O episódio me recordou da história de Chris Ribeiro, uma jovem brasileira também desta idade que esteve desaparecida em dezembro do ano passado em Barcelona. Chris viajava a passeio e foi encontrada com amnésia temporária. A polícia espanhola declarou acreditar que a garota tenha sido vítima de um “boa noite, Cinderela” seguido de sequestro. Nas seções de comentários de portais como o G1, era difícil encontrar alguma mensagem solidária. “Essa história está mal contada” era o que mais se lia, junto a piadas e insinuações maldosas sobre o comportamento da menina.
Durante muito tempo, a única questão que eu enxergava em viajar sozinha era aprender a conviver comigo mesma, a sair para jantar sem companhia, a guardar minha opinião sobre um quadro de um museu só pra mim. Esse sempre foi um desafio prazeroso; estar perdida no metrô e de repente me encontrar, sem falar o idioma local e sem pedir ajuda para o guardinha. Viajar sozinha significava acumular essas pequenas vitórias.
Mas, com esses dois episódios, acabei me lembrando de que já enfrentei situações muito piores do que precisar me entender com um mapa de metrô. Lembrei de todas as vezes em que fui assediada, ofendida e até perseguida pela rua por ser mulher e turista. Não foram poucas. E isso foi um golpe duro.
Lembrei especialmente de uma vez em que o vendedor de um quiosque, que foi muito simpático comigo o dia inteiro, se ofereceu para me mostrar uma praia vizinha àquela onde estávamos em Arraial d’Ajuda. Depois de uns poucos metros e a perspectiva de não haver mais ninguém por ali além de nós dois, achei melhor voltar, mesmo que durante esse tempo todo ele não tivesse flertado comigo de nenhuma maneira.

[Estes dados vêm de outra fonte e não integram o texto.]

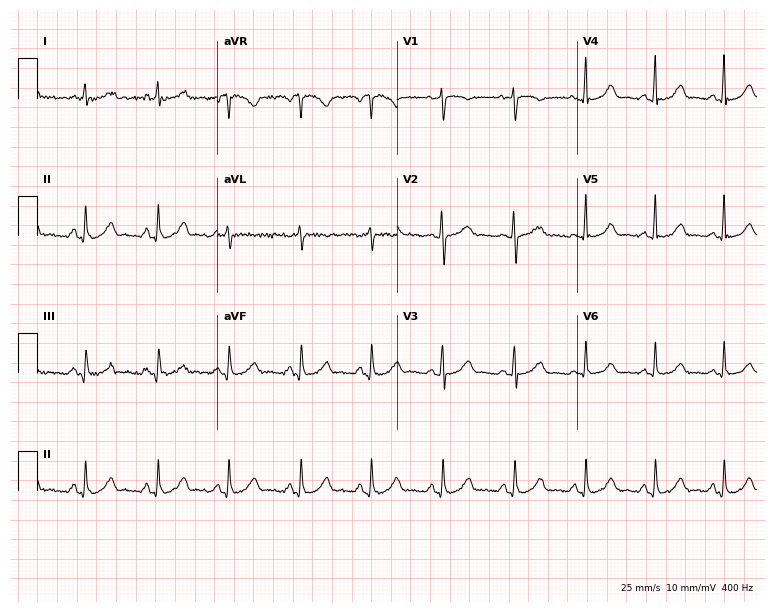
Resting 12-lead electrocardiogram (7.3-second recording at 400 Hz). Patient: a female, 35 years old. Read as a normal ECG.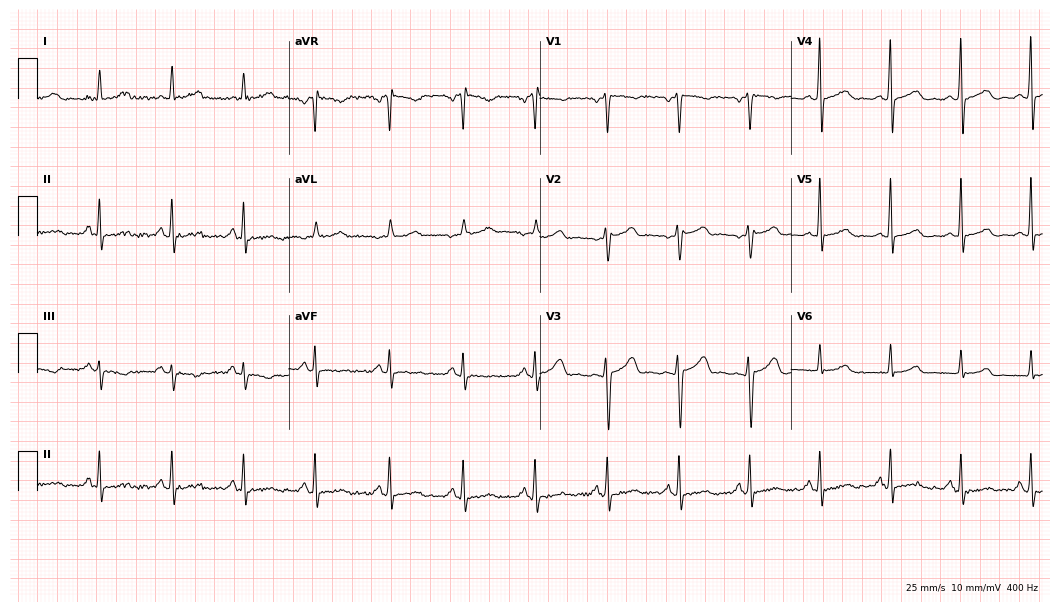
12-lead ECG (10.2-second recording at 400 Hz) from a 46-year-old female patient. Screened for six findings — first-degree AV block, right bundle branch block, left bundle branch block, sinus bradycardia, atrial fibrillation, sinus tachycardia — none is recorded.

E então o sujeito, que parecia alguém muito bacana, se transformou completamente, e pelo caminho de volta, que era um só, seguiu ao meu lado falando todo tipo de obscenidade. Ter a consciência, anos depois, de que escapei por pouco de algo muito pior do que assédio verbal foi como ouvir todos os comentaristas do G1 dentro da minha cabeça ao mesmo tempo, dizendo que, se tivesse acontecido alguma coisa, a culpa teria sido toda minha por ter saído para passear com alguém que eu não conhecia.
Toda mulher provavelmente já passou ou vai passar por alguma situação de assédio ou violência durante uma viagem, em um momento em que esteja sozinha ou acompanhada por outras mulheres. Mas isso não pode tirar a nossa liberdade.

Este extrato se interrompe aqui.